To allow comparison, the outputs are normalised so that the maximum value of y is set to 1, with all other values scaled proportionally.
This produces a simple index:
- 1.0 → peak modelled activity
- 0.5 → half of peak activity
- 0.0 → absence (or effectively zero)
Normalisation is applied after simulation, and does not affect the underlying model behaviour. It allows comparison of the shape and timing of seasonal patterns, rather than absolute magnitude.
Parameter Interpretation
After parameter fitting, the parameters are broadly interpretable as follows:
- SEASON_START / END → approximate timing of arrival and disappearance
- FORCING_PEAK → timing of strongest seasonal forcing
- SHARPNESS → abruptness of seasonal onset and termination
- GROWTH / DECAY → persistence and responsiveness during the active season
- OOS_DECAY → suppression strength outside the seasonal window
- POST_PEAK_DECAY → strength of late-season collapse
- POST_PEAK_SHARPNESS → abruptness of post-season shutdown
Together, they describe the shape of the species’ seasonal behaviour.
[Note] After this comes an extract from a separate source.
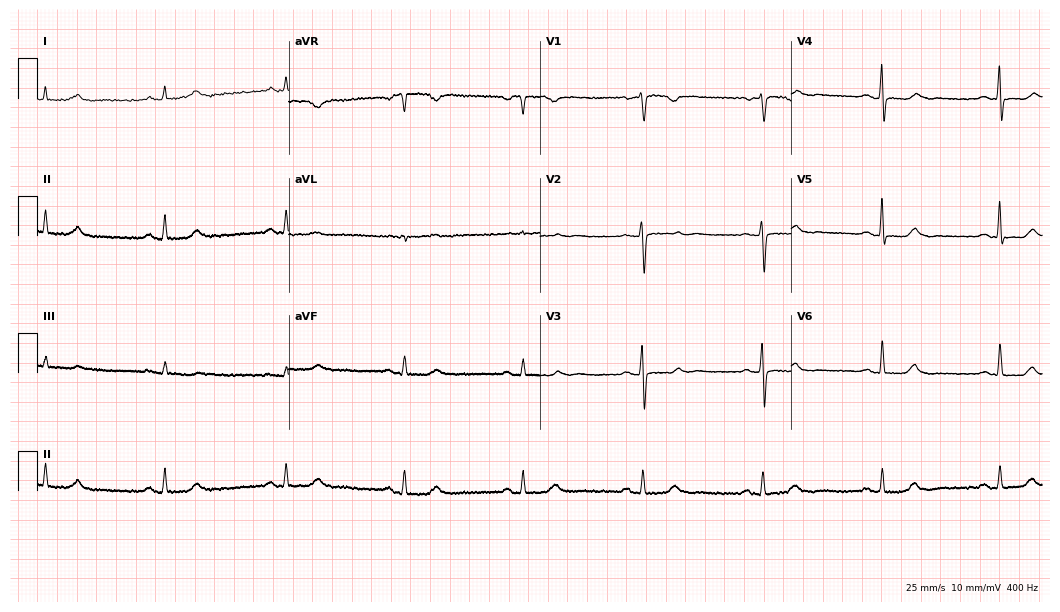
ECG — a woman, 69 years old. Findings include sinus bradycardia (a sinus rate of 50 beats per minute or less).
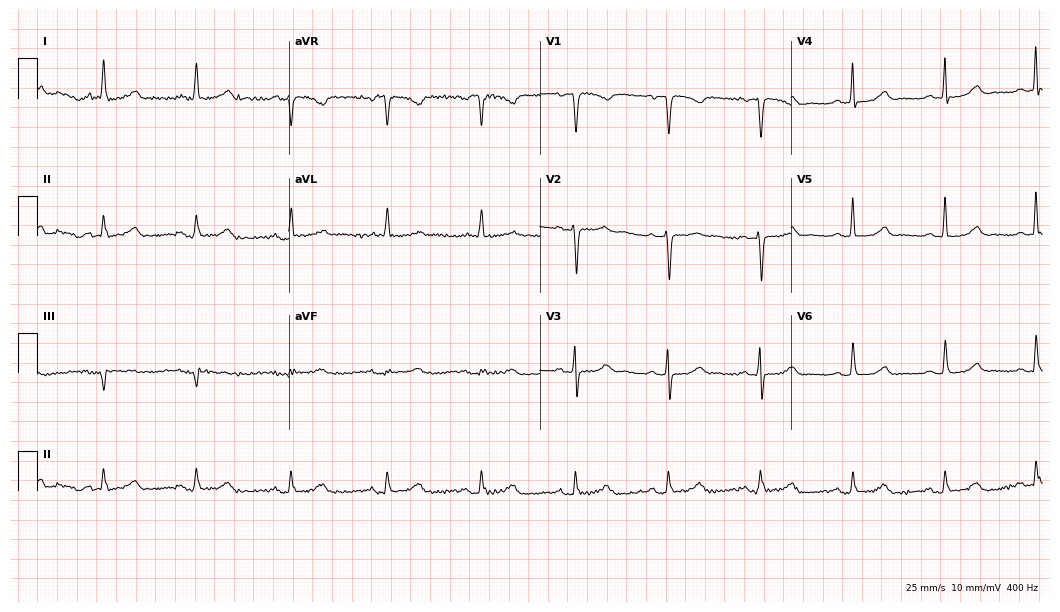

As with all simple models:
- Parameters should be treated as estimates rather than exact dates
- Different combinations may produce similar curves
- Interpretation is most reliable when considered alongside the fitted curve itself
In practice, each species can be described by both:
- Its fitted parameters
- The shape of its simulated seasonal curve
Together, these form a compact description of seasonal presence.
Tool
ODE Solver
A simple tool for exploring time-based models
The seasonal presence and detectability models were developed using a small, general-purpose ordinary differential equation solver, designed for experimentation and visualisation.
It allows simple systems to be defined and explored over time, making it possible to test how patterns might arise from underlying processes.
The application, the models, and instructions on how to run them are provided in the GitHub repository.